- [Instructions to follow]: A faithful copy of the listing below is needed, with its pictures left out.

- [Material for this task]:
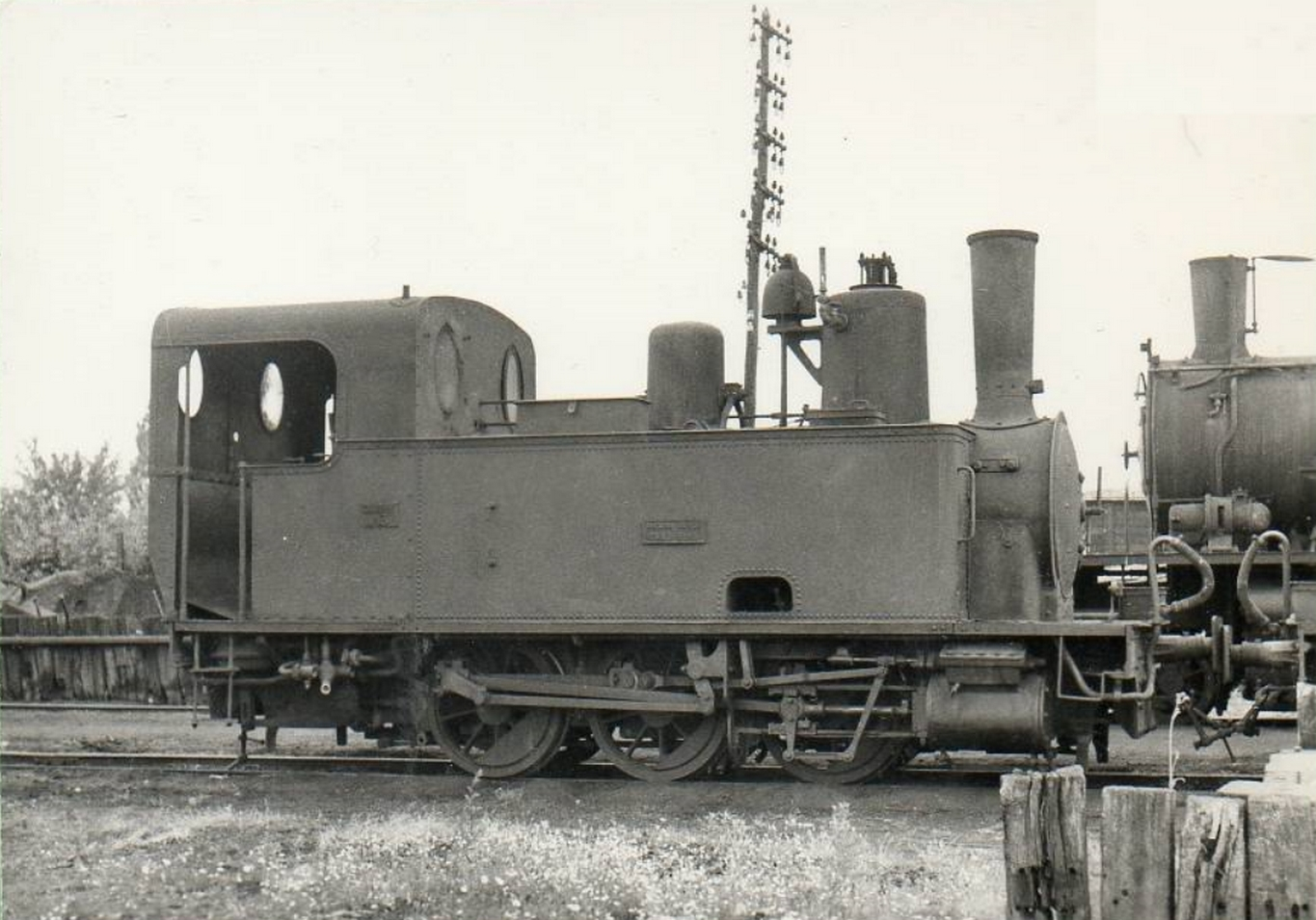 Locomotive des Chemins de fer du Cambrésis, Caudry, Nord, Nord-Pas-de-Calais, France.
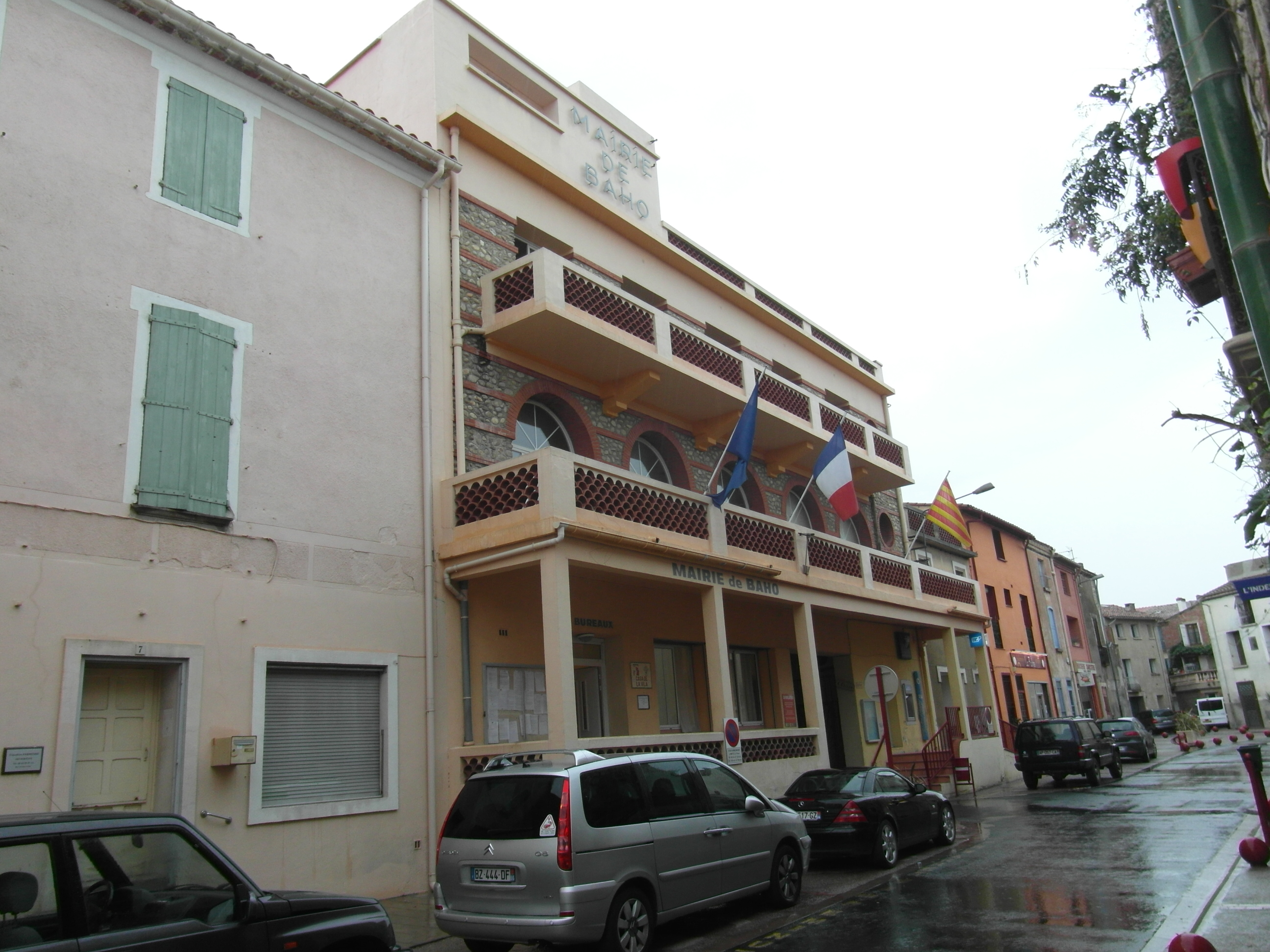 Mairie Baho
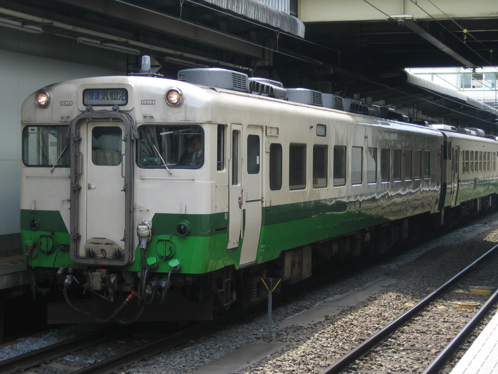 東北地域本社色 キハ28 仙台駅 ＪＲ東日本
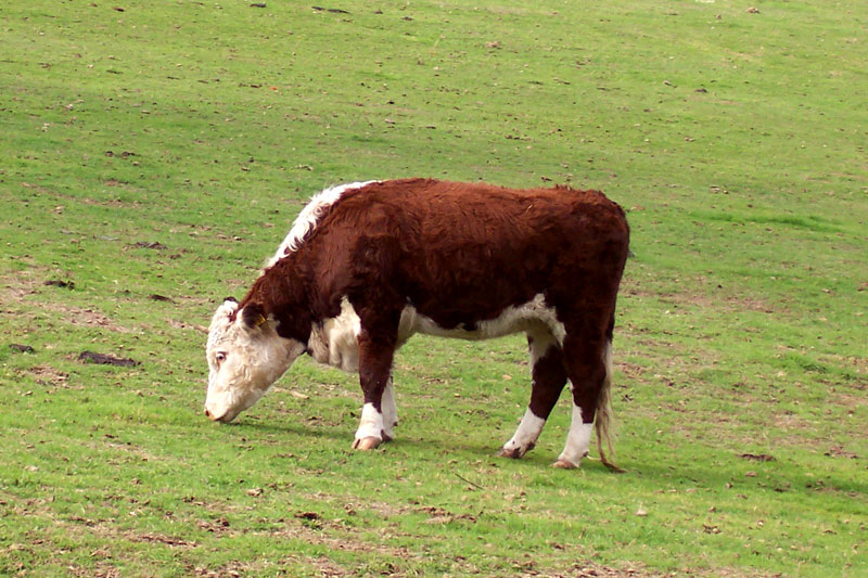 Hereford Steer
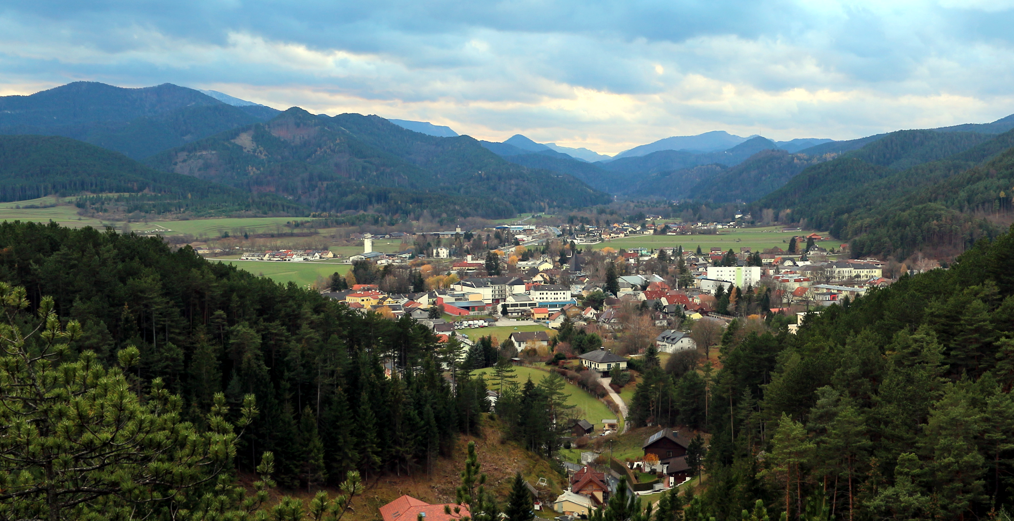 Pernitz gesehen vom Luckerten Stein (Blickrichtung Südwesten).

- [Task output]:
 Locomotive des Chemins de fer du Cambrésis, Caudry, Nord, Nord-Pas-de-Calais, France.
 Mairie Baho
 東北地域本社色 キハ28 仙台駅 ＪＲ東日本
 Hereford Steer
 Pernitz gesehen vom Luckerten Stein (Blickrichtung Südwesten).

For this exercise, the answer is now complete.